I think, for someone who lives to be 100 years old, that life becomes less appealing. The friends you knew are gone. The people who understand the things that got you so excited about life are gone. No one gets into your music. No one remembers how hot Brad Pitt was in Thelma and Louise. So you are more alone, even when you are with other people. The world becomes less fun.
I don't want anyone I know to die. I don't want to die myself. But in this middle age where I am I have a growing realization that there will be a time when I will know more people who were gone than people who are alive. This is when you'd miss talking to people who GOT where you were from – the inside jokes, the cultural references, that made you feel like you belonged where you were. When you got to this place in time, I think it would start to feel like dying was OK. Like you were going home.
She had a stroke a bit over a year ago. A minor one and then a major one. They left her debilitated and headed for rehabilitation. And then they found the cause of the strokes was clots thrown off by stage 4 lung cancer. She'd never smoked. (My yoga teacher tells me it's a minority of lung cancer victims who smoke.)

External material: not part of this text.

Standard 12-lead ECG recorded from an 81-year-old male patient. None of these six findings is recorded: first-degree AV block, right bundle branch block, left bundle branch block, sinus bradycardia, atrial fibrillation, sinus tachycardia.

So there she is, an invalid, rehabilitating from a stroke and then undergoing chemo and radiation.
Her brother, (the one I dated) through all this, is hopeful. Looking for her to get better. And really, who wouldn't? She had everything to live for. Had given up the successful corporate career to run a flower shop downtown. By her side every day was her young daughter.

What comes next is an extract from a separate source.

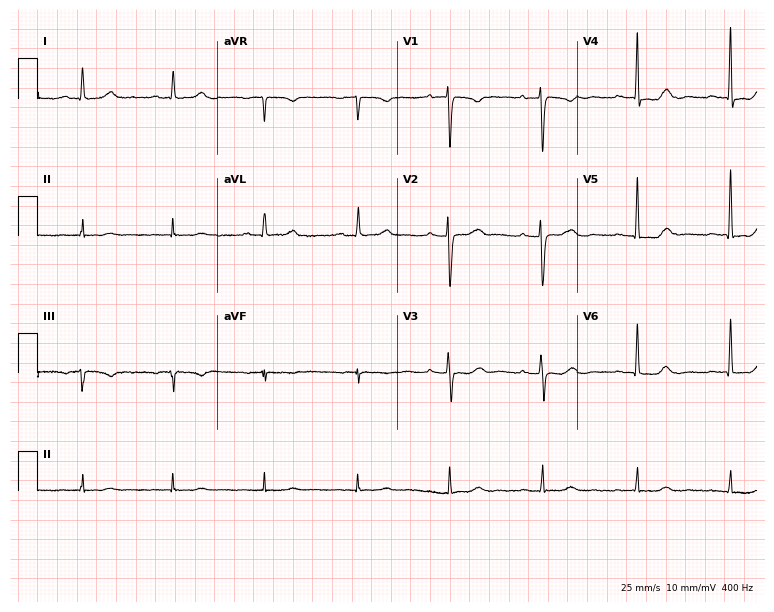
Electrocardiogram, a female patient, 61 years old. Overall reading on record: normal ECG.

As we get older, more people our age will be dying. From one friend every 10 years to one every 5 years. One day it will stop being a shock. We will start reading the obituary page every morning to look for our friends (or whatever passes for the obituary page when newspapers also die soon).
As we age, the world around us will become less familiar. The music we liked in youth becomes oldies or classics. The sounds on “the radio” or whatever it is then sounds like noise. The ones of us who seem to maintain our youth are those who keep up with youth culture, not the familiar songs of our friends from high school and college.
In 100 years everyone we know will be gone. The music we listened to will likely not be listened to by anyone living anymore.
I think, for someone who lives to be 100 years old, that life becomes less appealing. The friends you knew are gone. The people who understand the things that got you so excited about life are gone. No one gets into your music. No one remembers how hot Brad Pitt was in Thelma and Louise. So you are more alone, even when you are with other people. The world becomes less fun.
I don't want anyone I know to die. I don't want to die myself. But in this middle age where I am I have a growing realization that there will be a time when I will know more people who were gone than people who are alive. This is when you'd miss talking to people who GOT where you were from – the inside jokes, the cultural references, that made you feel like you belonged where you were. When you got to this place in time, I think it would start to feel like dying was OK. Like you were going home.
I'm thinking about my grandparents in this context. They still have each other, though my grandmother's mind is gone so I guess not really. But my grandfather still has his friends, and his opinions, and his family, few that they are. I'm not sure old age is so isolating. But then of course it is, when you are constrained by physical limitations and waiting for young people to find time to do things for you. But what's the alternative?
I've only had one friend die--from cancer, very fast. She was 19.
Posted by: Antropologa | July 14, 2010 at 12:35 PM
A few months ago I decided to try and locate an old high school friend, only to learn he'd died 10 years ago, in his late 30s, from some f%¢ked up illness. Then today I was driving along and was struck by the thought that in 3 decades I'd likely be either dead or in an institution. I feel like I just got out of high school. But that was 30 years ago. Ack!